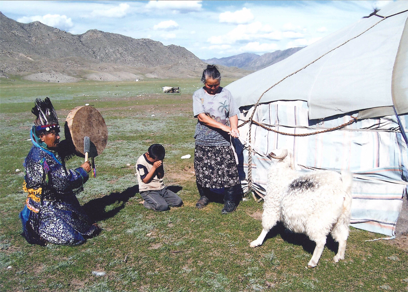 Шаманский обряд приношения жертвы духам
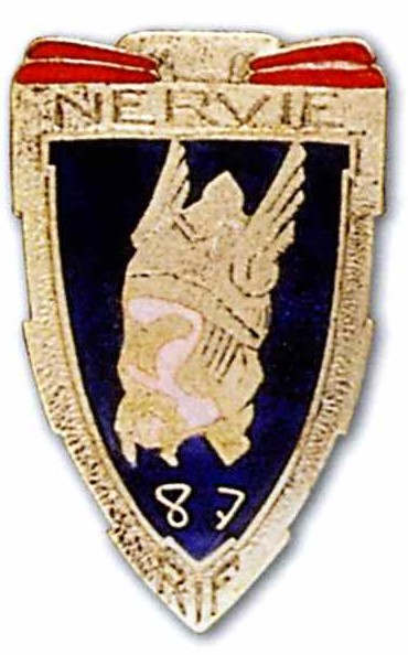 insigne régimentaire du 87e Régiment d'Infanterie de Forteresse (87 eRIF).
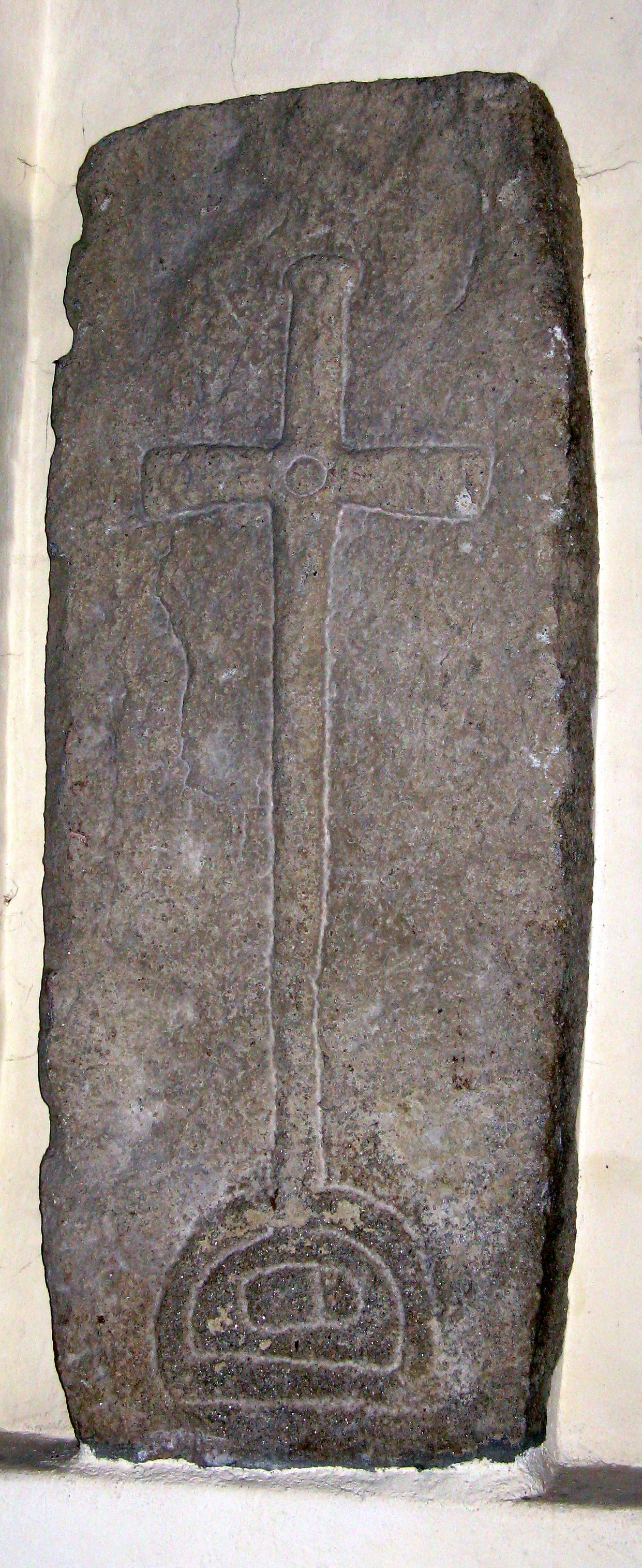 Grabplatte aus dem 11./12. Jahrhundert, ist in der Pfarrkirche Pergkirchen fix eingemauert.
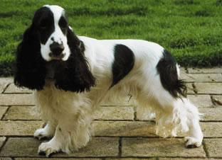 perros
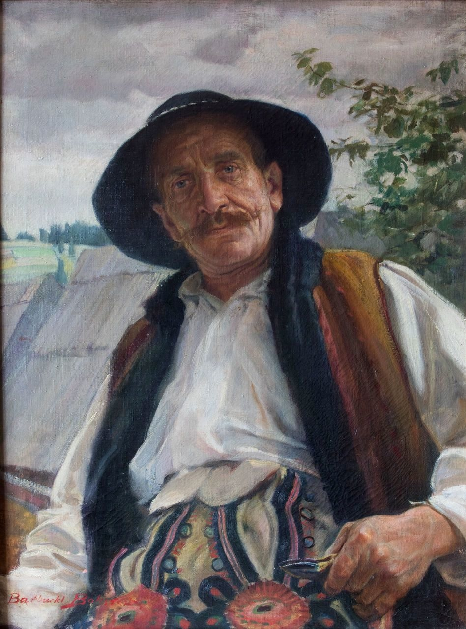 Baca z Białego Dunajca, 1933 Ludwik Cudzich olej, płótno, 79 x 60 cm
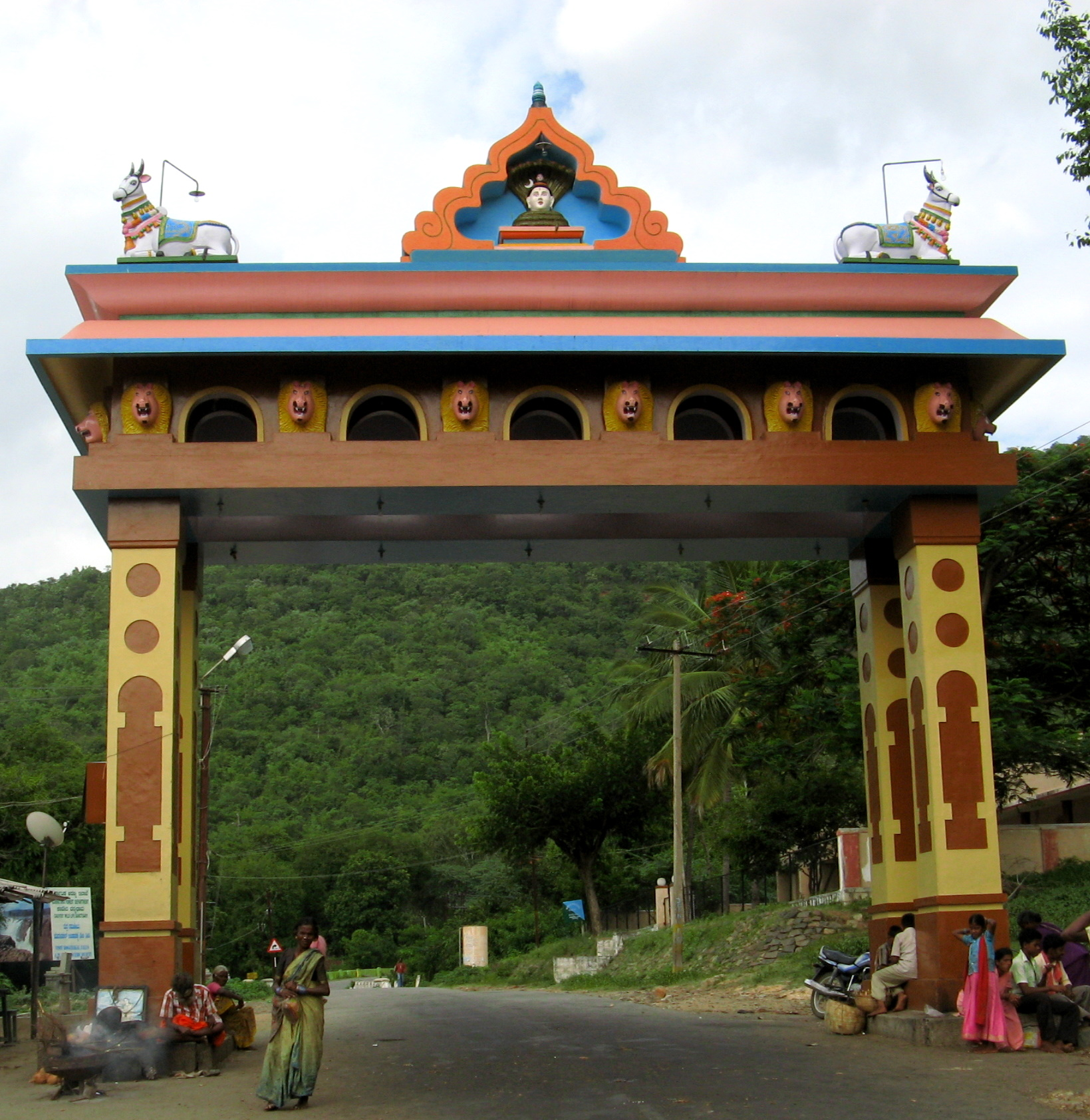 ಕನ್ನಡ: ಶ್ರೀ ಮಲೆ ಮಹದೇಶ್ವರ ಬೆಟ್ಟ - ತಾಳಬೆಟ್ಟ

◆ Work to be completed ◆
Repeat the listing verbatim, pictures excluded.

◆ Your response ◆
 Шаманский обряд приношения жертвы духам
 insigne régimentaire du 87e Régiment d'Infanterie de Forteresse (87 eRIF).
 Grabplatte aus dem 11./12. Jahrhundert, ist in der Pfarrkirche Pergkirchen fix eingemauert.
 perros
 Baca z Białego Dunajca, 1933 Ludwik Cudzich olej, płótno, 79 x 60 cm
 ಕನ್ನಡ: ಶ್ರೀ ಮಲೆ ಮಹದೇಶ್ವರ ಬೆಟ್ಟ - ತಾಳಬೆಟ್ಟ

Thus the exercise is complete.